In this part, we use statsmodel package to calculate the french fama coefficients and we show they are the same as the ones we obtained from the projection formula

In [135]:
import matplotlib.pyplot as plt
import statsmodels.api as sm

In [136]:
FAMA_FRENCH_3 = FAMA_FRENCH_3.drop(['RF'], axis=1)

In [137]:
X = FAMA_FRENCH_3

X1 = sm.add_constant(X) # Add a constant to the independent value

for i in range(0, N):
    y = Portfolio_Return[:,i]

    # make regression model
    model = sm.OLS(y, X1)

    # fit model and print results
    results = model.fit()

    #Coeficient values:
    print(f"{i+1}) Stock Symbol: ",Stock_symbols[i])
    print("\n Const: ",results.params[0])
    print(" Mkt-RF: ",results.params[1]," SMB: ",results.params[2]," HML: ",results.params[3])
    print("\n Summary: ")
    #print(results.summary(),"\n")

1) Stock Symbol:  JILL

 Const:  -0.005639060880318628
 Mkt-RF:  0.00495478434078936  SMB:  0.0070630746739093276  HML:  0.0046767550615601245

 Summary: 
2) Stock Symbol:  ELTK

 Const:  0.0021249040387892747
 Mkt-RF:  -0.0024003234807799096  SMB:  0.01735696728202961  HML:  -0.012435495705233751

 Summary: 
3) Stock Symbol:  ONVO

 Const:  -0.0033140875634543442
 Mkt-RF:  0.0012826192790499904  SMB:  0.01711494973211254  HML:  0.006108637259576584

 Summary: 
4) Stock Symbol:  UAVS

 Const:  -0.0014074411208938895
 Mkt-RF:  0.0023172297622286674  SMB:  -0.003175483330388466  HML:  -0.004817990273355817

 Summary: 
5) Stock Symbol:  AMZN

 Const:  0.0005959696198530178
 Mkt-RF:  0.0025524144366675747  SMB:  0.003225100865662163  HML:  -0.0015796080299700127

 Summary: 
6) Stock Symbol:  GOOG

 Const:  0.0007409945597867028
 Mkt-RF:  0.002505592457858133  SMB:  0.001797511412050734  HML:  -0.0024836150588598573

 Summary: 
7) Stock Symbol:  ORCL

 Const:  0.0005832507745064204
 Mkt-RF:


Series.__getitem__ treating keys as positions is deprecated.
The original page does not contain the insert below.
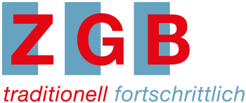 Logo der Zentralgewerbeschule Buchen

In a future version, integer keys will always be treated as labels (consistent with DataFrame behavior). To access a value by position, use `ser.iloc[pos]`


Series.__getitem__ treating keys as positions is deprecated. In a future version, integer keys will always be treated as labels (consistent with DataFrame behavior). To access a value by position, use `ser.iloc[pos]`



If we compare with above, we see the coefficients are almost the same and we conclude the two methods are consistent.